The process of web corpus building undergoes several stages:
Web crawling
We developed a special tool for linguistic web crawling that collects text-rich web pages to be included in the corpus for a truly representative sample of language.
text type
Text cleaning
A special boilerplate removal tool is applied on the texts crawled to remove any unwanted portions of the text, namely navigation and menus, advertising, legal text, tabular data and any other types of text unsuitable for linguistic analysis and therefore for inclusion in the corpus.
Deduplication – removing duplicated content
Lots of web content gets copied and published in many places and during web crawling, duplicate instances of the same text or text that was modified to a certain extent, are collected. The whole corpus content undergoes a deduplication procedure where both perfect duplicates as well as near duplicates are removed so that only one instance of each text is preserved. The parameters of the tool can be adjusted according to the customer’s specification to exclude or include different level of similar content.

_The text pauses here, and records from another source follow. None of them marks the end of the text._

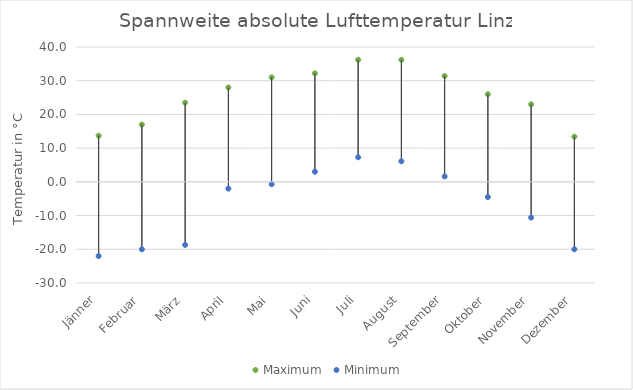
| Category | Maximum | Minimum |
|---|---|---|
| Jänner | 13.7 | -22 |
| Februar | 17 | -20 |
| März | 23.5 | -18.7 |
| April | 28 | -2 |
| Mai | 31 | -0.7 |
| Juni | 32.2 | 3 |
| Juli | 36.2 | 7.3 |
| August | 36.2 | 6.1 |
| September | 31.4 | 1.6 |
| Oktober | 26 | -4.5 |
| November | 23 | -10.6 |
| Dezember | 13.4 | -20 |
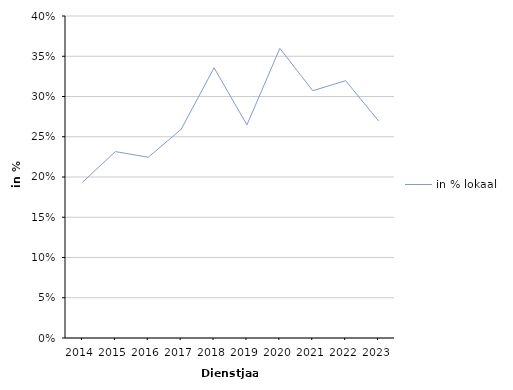
| Category | in % lokaal |
|---|---|
| 2014 | 0.193 |
| 2015 | 0.232 |
| 2016 | 0.225 |
| 2017 | 0.259 |
| 2018 | 0.336 |
| 2019 | 0.265 |
| 2020 | 0.36 |
| 2021 | 0.307 |
| 2022 | 0.32 |
| 2023 | 0.27 |
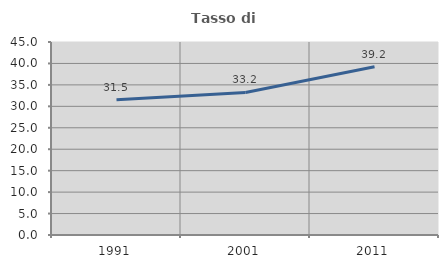
| Category | Tasso di occupazione   |
|---|---|
| 1991.0 | 31.509 |
| 2001.0 | 33.227 |
| 2011.0 | 39.207 |
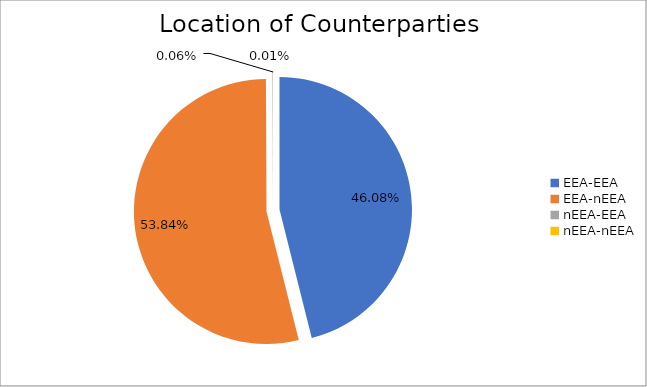
| Category | Series 0 |
|---|---|
| EEA-EEA | 6249525.062 |
| EEA-nEEA | 7301675.246 |
| nEEA-EEA | 8784.531 |
| nEEA-nEEA | 927.13 |
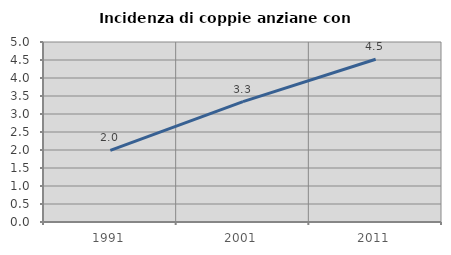
| Category | Incidenza di coppie anziane con figli |
|---|---|
| 1991.0 | 1.991 |
| 2001.0 | 3.345 |
| 2011.0 | 4.521 |
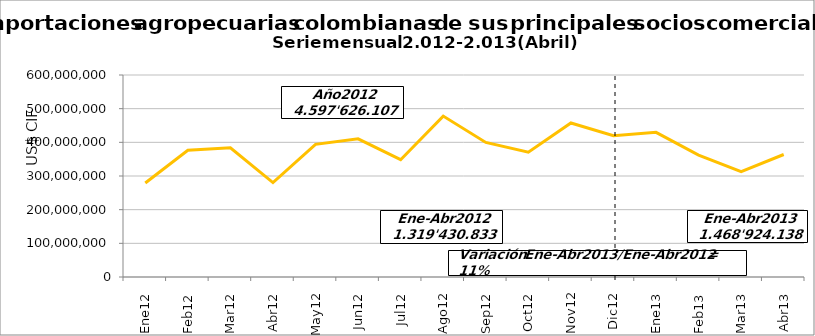
| Category | Agropecuarias |
|---|---|
| 0 | 279185589.85 |
| 1 | 376409943.96 |
| 2 | 383536782.05 |
| 3 | 280298516.96 |
| 4 | 393898919.01 |
| 5 | 410517419.17 |
| 6 | 348419076.06 |
| 7 | 477956948.8 |
| 8 | 399738197.35 |
| 9 | 370552931.6 |
| 10 | 457434826.86 |
| 11 | 419676955.56 |
| 12 | 429753963.98 |
| 13 | 362300523.63 |
| 14 | 313043300.8 |
| 15 | 363826349.16 |
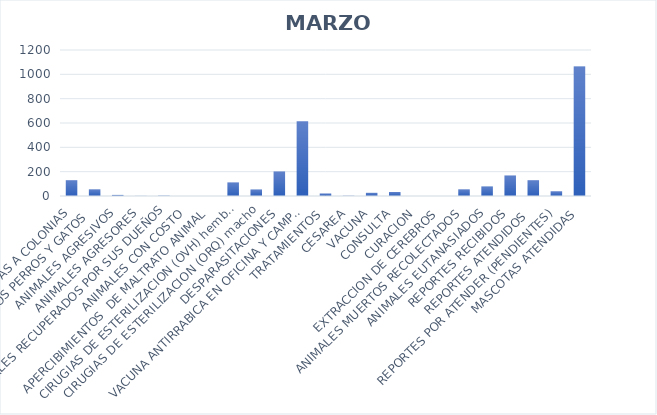
| Category | Series 0 |
|---|---|
| VISITAS A COLONIAS | 130 |
| ANIMALES CAPTURADOS PERROS Y GATOS  | 55 |
| ANIMALES AGRESIVOS | 9 |
| ANIMALES AGRESORES | 1 |
| ANIMALES RECUPERADOS POR SUS DUEÑOS | 3 |
| ANIMALES CON COSTO | 0 |
| APERCIBIMIENTOS  DE MALTRATO ANIMAL | 0 |
| CIRUGIAS DE ESTERILIZACION (OVH) hembra | 112 |
| CIRUGIAS DE ESTERILIZACION (ORQ) macho | 53 |
| DESPARASITACIONES | 202 |
| VACUNA ANTIRRABICA EN OFICINA Y CAMPAÑAS  | 615 |
| TRATAMIENTOS | 21 |
| CESAREA | 2 |
| VACUNA | 26 |
| CONSULTA | 33 |
| CURACION | 0 |
| EXTRACCION DE CEREBROS | 0 |
| ANIMALES MUERTOS RECOLECTADOS | 55 |
| ANIMALES EUTANASIADOS | 78 |
| REPORTES RECIBIDOS | 169 |
| REPORTES ATENDIDOS  | 130 |
| REPORTES POR ATENDER (PENDIENTES) | 39 |
| MASCOTAS ATENDIDAS | 1064 |
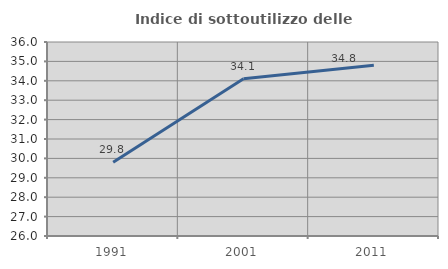
| Category | Indice di sottoutilizzo delle abitazioni  |
|---|---|
| 1991.0 | 29.796 |
| 2001.0 | 34.103 |
| 2011.0 | 34.797 |
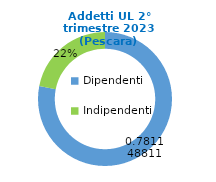
| Category | Series 0 |
|---|---|
| Dipendenti | 73096 |
| Indipendenti | 20479 |
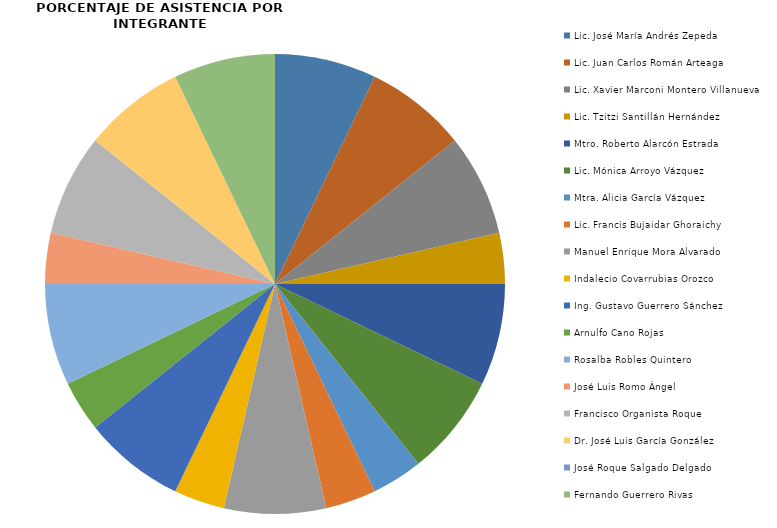
| Category | Series 0 |
|---|---|
| Lic. José María Andrés Zepeda | 2 |
| Lic. Juan Carlos Román Arteaga  | 2 |
| Lic. Xavier Marconi Montero Villanueva | 2 |
| Lic. Tzitzi Santillán Hernández | 1 |
| Mtro. Roberto Alarcón Estrada | 2 |
| Lic. Mónica Arroyo Vázquez | 2 |
| Mtra. Alicia García Vázquez | 1 |
| Lic. Francis Bujaidar Ghoraichy | 1 |
| Manuel Enrique Mora Alvarado | 2 |
| Indalecio Covarrubias Orozco  | 1 |
| Ing. Gustavo Guerrero Sánchez  | 2 |
| Arnulfo Cano Rojas | 1 |
| Rosalba Robles Quintero | 2 |
| José Luis Romo Ángel  | 1 |
| Francisco Organista Roque | 2 |
| Dr. José Luis García González  | 2 |
| José Roque Salgado Delgado  | 0 |
| Fernando Guerrero Rivas  | 2 |
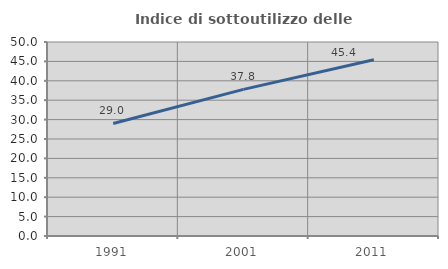
| Category | Indice di sottoutilizzo delle abitazioni  |
|---|---|
| 1991.0 | 29.012 |
| 2001.0 | 37.786 |
| 2011.0 | 45.439 |
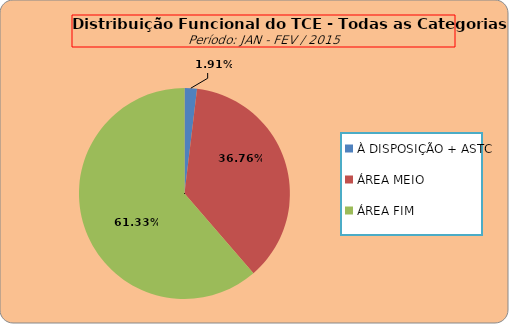
| Category | ÁREAS DE ATUAÇÃO |
|---|---|
| À DISPOSIÇÃO + ASTC | 10 |
| ÁREA MEIO | 193 |
| ÁREA FIM | 322 |
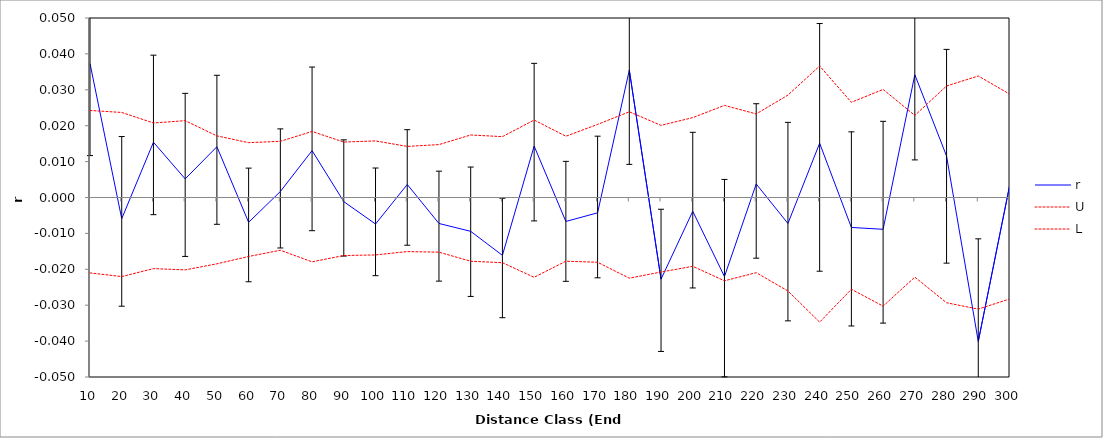
| Category | r | U | L |
|---|---|---|---|
| 10.0 | 0.037 | 0.024 | -0.021 |
| 20.0 | -0.006 | 0.024 | -0.022 |
| 30.0 | 0.015 | 0.021 | -0.02 |
| 40.0 | 0.005 | 0.021 | -0.02 |
| 50.0 | 0.014 | 0.017 | -0.018 |
| 60.0 | -0.007 | 0.015 | -0.016 |
| 70.0 | 0.002 | 0.016 | -0.015 |
| 80.0 | 0.013 | 0.018 | -0.018 |
| 90.0 | -0.001 | 0.015 | -0.016 |
| 100.0 | -0.007 | 0.016 | -0.016 |
| 110.0 | 0.004 | 0.014 | -0.015 |
| 120.0 | -0.007 | 0.015 | -0.015 |
| 130.0 | -0.009 | 0.017 | -0.018 |
| 140.0 | -0.016 | 0.017 | -0.018 |
| 150.0 | 0.014 | 0.022 | -0.022 |
| 160.0 | -0.007 | 0.017 | -0.018 |
| 170.0 | -0.004 | 0.02 | -0.018 |
| 180.0 | 0.035 | 0.024 | -0.022 |
| 190.0 | -0.023 | 0.02 | -0.021 |
| 200.0 | -0.004 | 0.022 | -0.019 |
| 210.0 | -0.022 | 0.026 | -0.023 |
| 220.0 | 0.004 | 0.023 | -0.021 |
| 230.0 | -0.007 | 0.029 | -0.026 |
| 240.0 | 0.015 | 0.037 | -0.035 |
| 250.0 | -0.008 | 0.027 | -0.026 |
| 260.0 | -0.009 | 0.03 | -0.03 |
| 270.0 | 0.034 | 0.023 | -0.022 |
| 280.0 | 0.012 | 0.031 | -0.029 |
| 290.0 | -0.04 | 0.034 | -0.031 |
| 300.0 | 0.004 | 0.029 | -0.028 |
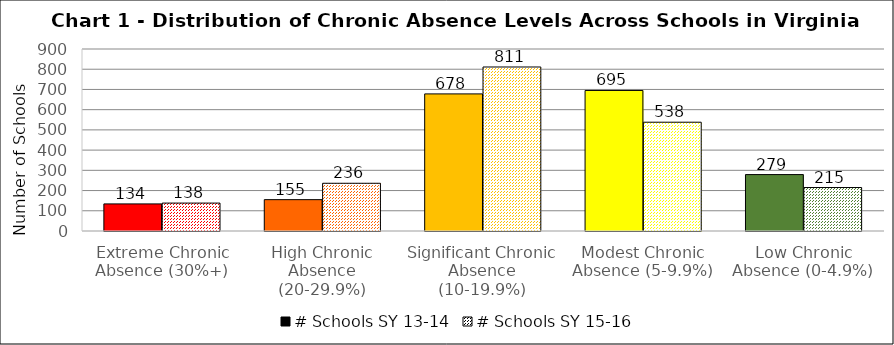
| Category | # Schools SY 13-14 | # Schools SY 15-16 |
|---|---|---|
| Extreme Chronic Absence (30%+) | 134 | 138 |
| High Chronic Absence (20-29.9%) | 155 | 236 |
| Significant Chronic Absence (10-19.9%) | 678 | 811 |
| Modest Chronic Absence (5-9.9%) | 695 | 538 |
| Low Chronic Absence (0-4.9%) | 279 | 215 |
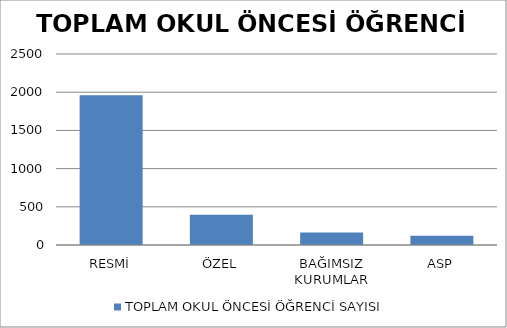
| Category | TOPLAM OKUL ÖNCESİ ÖĞRENCİ SAYISI |
|---|---|
| RESMİ | 1959 |
| ÖZEL | 397 |
| BAĞIMSIZ KURUMLAR | 163 |
| ASP | 121 |
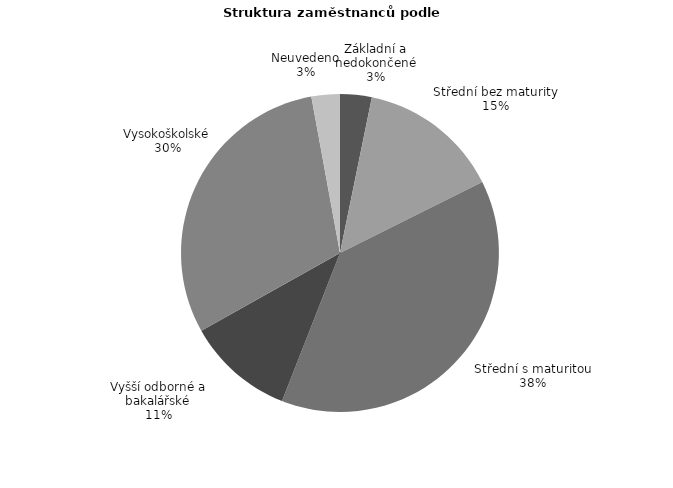
| Category | Series 0 |
|---|---|
| Základní a nedokončené | 20.401 |
| Střední bez maturity | 91.481 |
| Střední s maturitou | 242.978 |
| Vyšší odborné a bakalářské | 69.312 |
| Vysokoškolské | 191.859 |
| Neuvedeno | 18.323 |
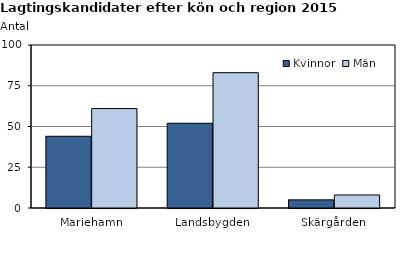
| Category | Kvinnor | Män |
|---|---|---|
| Mariehamn | 44 | 61 |
| Landsbygden | 52 | 83 |
| Skärgården | 5 | 8 |
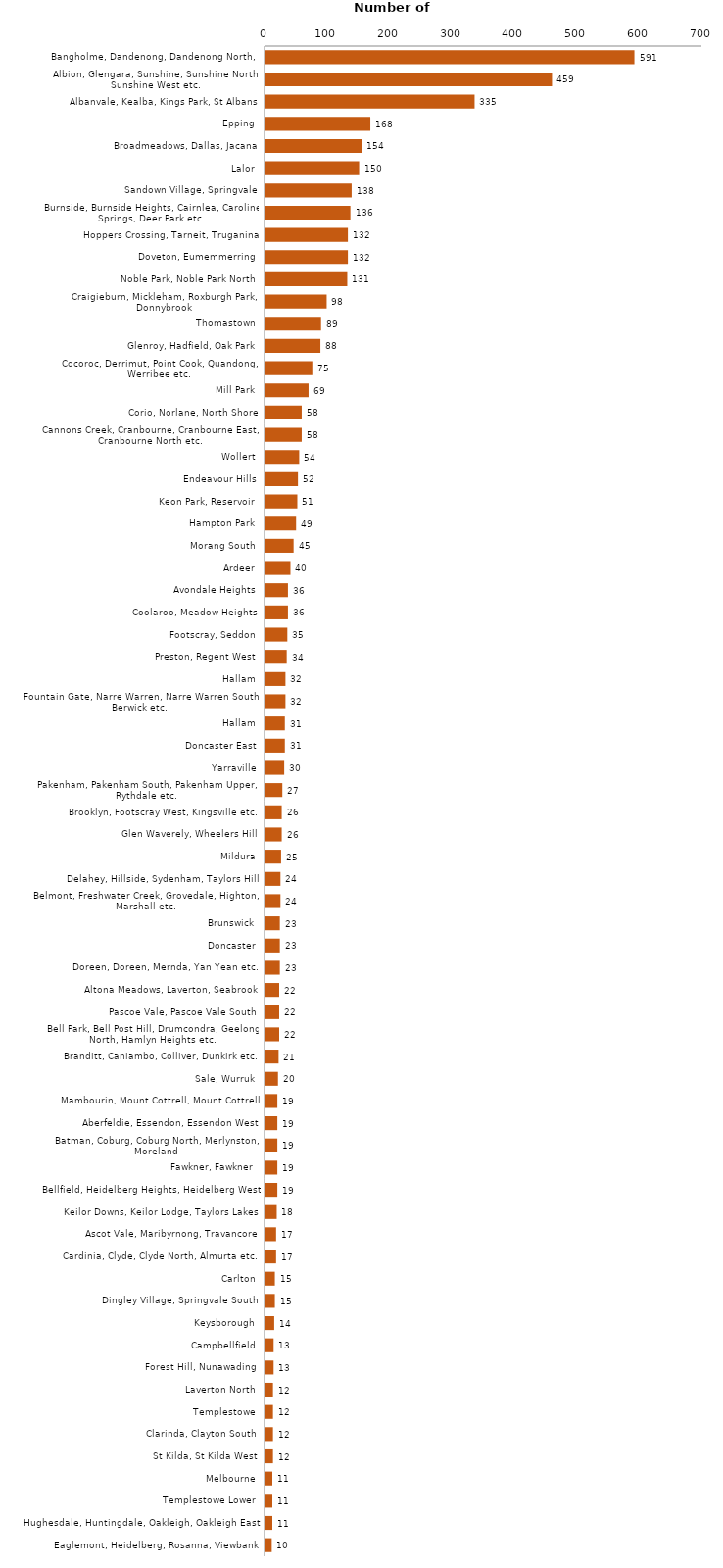
| Category | Suburb of Residence |
|---|---|
| Bangholme, Dandenong, Dandenong North,  | 591 |
| Albion, Glengara, Sunshine, Sunshine North, Sunshine West etc. | 459 |
| Albanvale, Kealba, Kings Park, St Albans | 335 |
| Epping | 168 |
| Broadmeadows, Dallas, Jacana | 154 |
| Lalor | 150 |
| Sandown Village, Springvale | 138 |
| Burnside, Burnside Heights, Cairnlea, Caroline Springs, Deer Park etc. | 136 |
| Hoppers Crossing, Tarneit, Truganina | 132 |
| Doveton, Eumemmerring | 132 |
| Noble Park, Noble Park North | 131 |
| Craigieburn, Mickleham, Roxburgh Park, Donnybrook | 98 |
| Thomastown | 89 |
| Glenroy, Hadfield, Oak Park | 88 |
| Cocoroc, Derrimut, Point Cook, Quandong, Werribee etc. | 75 |
| Mill Park | 69 |
| Corio, Norlane, North Shore | 58 |
| Cannons Creek, Cranbourne, Cranbourne East, Cranbourne North etc. | 58 |
| Wollert | 54 |
| Endeavour Hills | 52 |
| Keon Park, Reservoir | 51 |
| Hampton Park | 49 |
| Morang South | 45 |
| Ardeer | 40 |
| Avondale Heights | 36 |
| Coolaroo, Meadow Heights | 36 |
| Footscray, Seddon | 35 |
| Preston, Regent West | 34 |
| Hallam | 32 |
| Fountain Gate, Narre Warren, Narre Warren South, Berwick etc. | 32 |
| Hallam | 31 |
| Doncaster East | 31 |
| Yarraville | 30 |
| Pakenham, Pakenham South, Pakenham Upper, Rythdale etc. | 27 |
| Brooklyn, Footscray West, Kingsville etc. | 26 |
| Glen Waverely, Wheelers Hill | 26 |
| Mildura | 25 |
| Delahey, Hillside, Sydenham, Taylors Hill | 24 |
| Belmont, Freshwater Creek, Grovedale, Highton, Marshall etc. | 24 |
| Brunswick | 23 |
| Doncaster | 23 |
| Doreen, Doreen, Mernda, Yan Yean etc. | 23 |
| Altona Meadows, Laverton, Seabrook | 22 |
| Pascoe Vale, Pascoe Vale South | 22 |
| Bell Park, Bell Post Hill, Drumcondra, Geelong North, Hamlyn Heights etc. | 22 |
| Branditt, Caniambo, Colliver, Dunkirk etc. | 21 |
| Sale, Wurruk | 20 |
| Mambourin, Mount Cottrell, Mount Cottrell | 19 |
| Aberfeldie, Essendon, Essendon West | 19 |
| Batman, Coburg, Coburg North, Merlynston, Moreland | 19 |
| Fawkner, Fawkner | 19 |
| Bellfield, Heidelberg Heights, Heidelberg West | 19 |
| Keilor Downs, Keilor Lodge, Taylors Lakes | 18 |
| Ascot Vale, Maribyrnong, Travancore | 17 |
| Cardinia, Clyde, Clyde North, Almurta etc. | 17 |
| Carlton | 15 |
| Dingley Village, Springvale South | 15 |
| Keysborough | 14 |
| Campbellfield | 13 |
| Forest Hill, Nunawading | 13 |
| Laverton North | 12 |
| Templestowe | 12 |
| Clarinda, Clayton South | 12 |
| St Kilda, St Kilda West | 12 |
| Melbourne | 11 |
| Templestowe Lower | 11 |
| Hughesdale, Huntingdale, Oakleigh, Oakleigh East | 11 |
| Eaglemont, Heidelberg, Rosanna, Viewbank | 10 |

Tokenization, tagging, lemmatization
The text in the corpus is usually tokenized (divided into words) and can be processed further with linguistic tools to enrich the content with part-of-speech tagging and by assigning the base form to each word form (lemmatization). Such linguistic parameters make it possible to exploit all available features of our software such as term extraction, collocation finding, definition finding, example sentence finding, generation of lemmatized word lists and others.
The full linguistic processing may not be available for all languages but we will develop the support upon a request from the customer.